• [TO DO]: Restate word for word each line of the data, starting at the one containing "0.061 | 0.221 |" and running through the last.

(Collected data entries)
= = = =
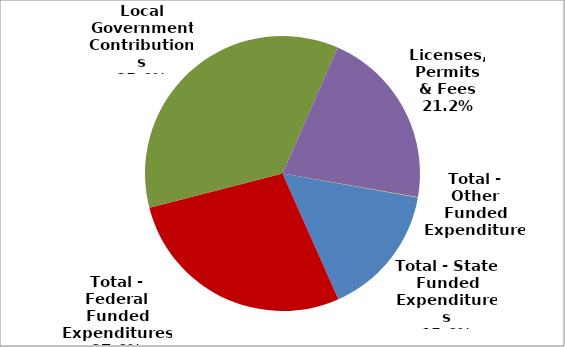
| Category | Series 0 |
|---|---|
| Total - State Funded Expenditures | 500333 |
| Total - Federal Funded Expenditures | 888933 |
| Local Government Contributions | 1144076 |
| Licenses, Permits & Fees | 681809 |
| Total - Other Funded Expenditures | 149 |
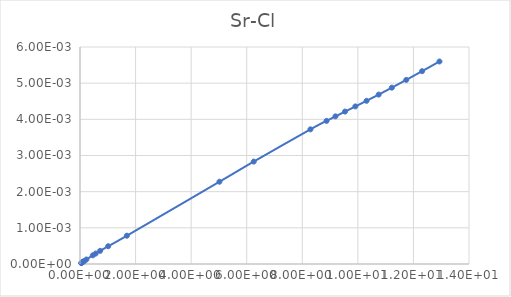
| Category | Series 0 |
|---|---|
| 0.045799 | 0 |
| 0.050887 | 0 |
| 0.057259 | 0 |
| 0.065457 | 0 |
| 0.076371 | 0 |
| 0.091686 | 0 |
| 0.11463 | 0 |
| 0.15299 | 0 |
| 0.22971 | 0 |
| 0.46165 | 0 |
| 0.56409 | 0 |
| 0.72494 | 0 |
| 1.0141 | 0 |
| 1.6871 | 0.001 |
| 5.0184 | 0.002 |
| 6.2531 | 0.003 |
| 8.2936 | 0.004 |
| 8.8726 | 0.004 |
| 9.1936 | 0.004 |
| 9.5386 | 0.004 |
| 9.9106 | 0.004 |
| 10.313 | 0.005 |
| 10.749 | 0.005 |
| 11.223 | 0.005 |
| 11.742 | 0.005 |
| 12.311 | 0.005 |
| 12.937 | 0.006 |
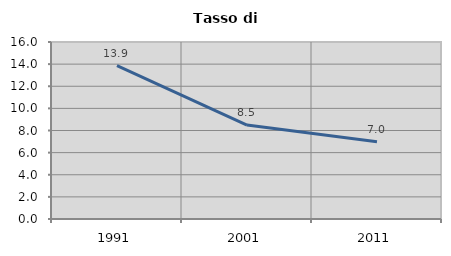
| Category | Tasso di disoccupazione   |
|---|---|
| 1991.0 | 13.867 |
| 2001.0 | 8.491 |
| 2011.0 | 6.99 |
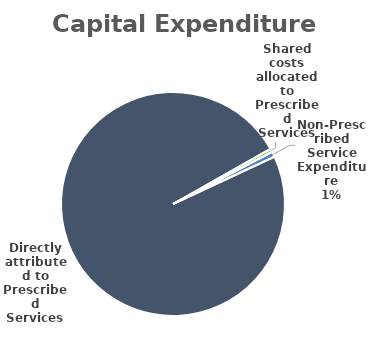
| Category | Series 0 |
|---|---|
| Directly attributed to Prescribed Services | 185.047 |
| Shared costs allocated to Prescribed Services | 0.931 |
| Non-Prescribed Service Expenditure | 1.416 |
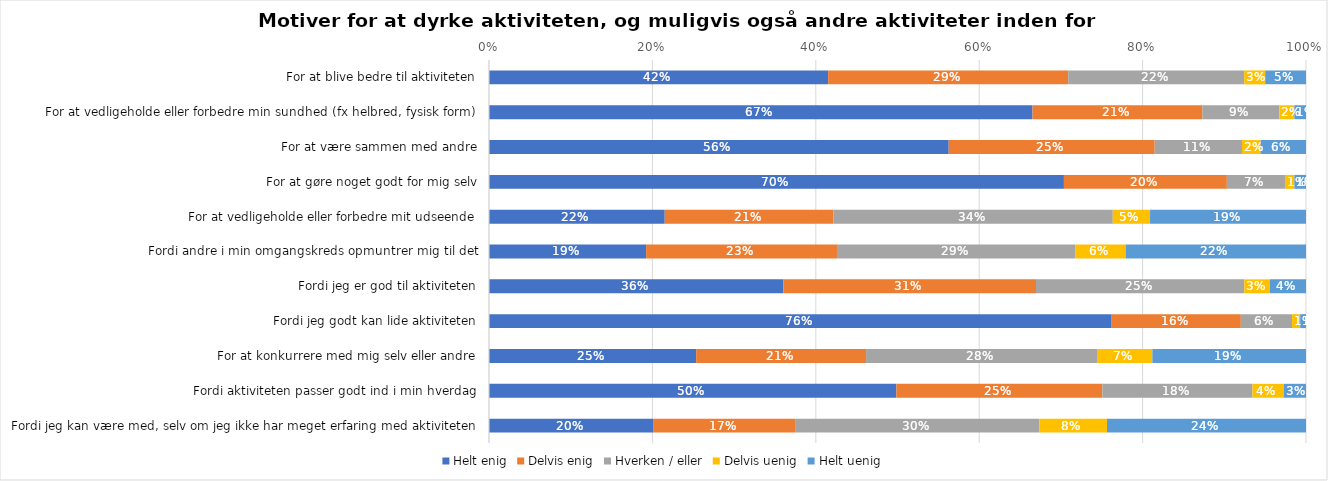
| Category | Helt enig | Delvis enig | Hverken / eller | Delvis uenig | Helt uenig |
|---|---|---|---|---|---|
| For at blive bedre til aktiviteten | 0.415 | 0.294 | 0.215 | 0.026 | 0.05 |
| For at vedligeholde eller forbedre min sundhed (fx helbred, fysisk form) | 0.665 | 0.208 | 0.094 | 0.019 | 0.014 |
| For at være sammen med andre | 0.563 | 0.252 | 0.107 | 0.023 | 0.056 |
| For at gøre noget godt for mig selv | 0.704 | 0.199 | 0.071 | 0.011 | 0.014 |
| For at vedligeholde eller forbedre mit udseende | 0.215 | 0.207 | 0.342 | 0.046 | 0.191 |
| Fordi andre i min omgangskreds opmuntrer mig til det | 0.192 | 0.234 | 0.292 | 0.061 | 0.221 |
| Fordi jeg er god til aktiviteten | 0.36 | 0.309 | 0.255 | 0.031 | 0.044 |
| Fordi jeg godt kan lide aktiviteten | 0.762 | 0.158 | 0.063 | 0.01 | 0.007 |
| For at konkurrere med mig selv eller andre | 0.254 | 0.208 | 0.283 | 0.067 | 0.188 |
| Fordi aktiviteten passer godt ind i min hverdag | 0.499 | 0.252 | 0.184 | 0.038 | 0.027 |
| Fordi jeg kan være med, selv om jeg ikke har meget erfaring med aktiviteten | 0.201 | 0.174 | 0.299 | 0.083 | 0.244 |
= = = =
• [TASK RESPONSE]:
| Fordi andre i min omgangskreds opmuntrer mig til det | 0.192 | 0.234 | 0.292 | 0.061 | 0.221 |
| Fordi jeg er god til aktiviteten | 0.36 | 0.309 | 0.255 | 0.031 | 0.044 |
| Fordi jeg godt kan lide aktiviteten | 0.762 | 0.158 | 0.063 | 0.01 | 0.007 |
| For at konkurrere med mig selv eller andre | 0.254 | 0.208 | 0.283 | 0.067 | 0.188 |
| Fordi aktiviteten passer godt ind i min hverdag | 0.499 | 0.252 | 0.184 | 0.038 | 0.027 |
| Fordi jeg kan være med, selv om jeg ikke har meget erfaring med aktiviteten | 0.201 | 0.174 | 0.299 | 0.083 | 0.244 |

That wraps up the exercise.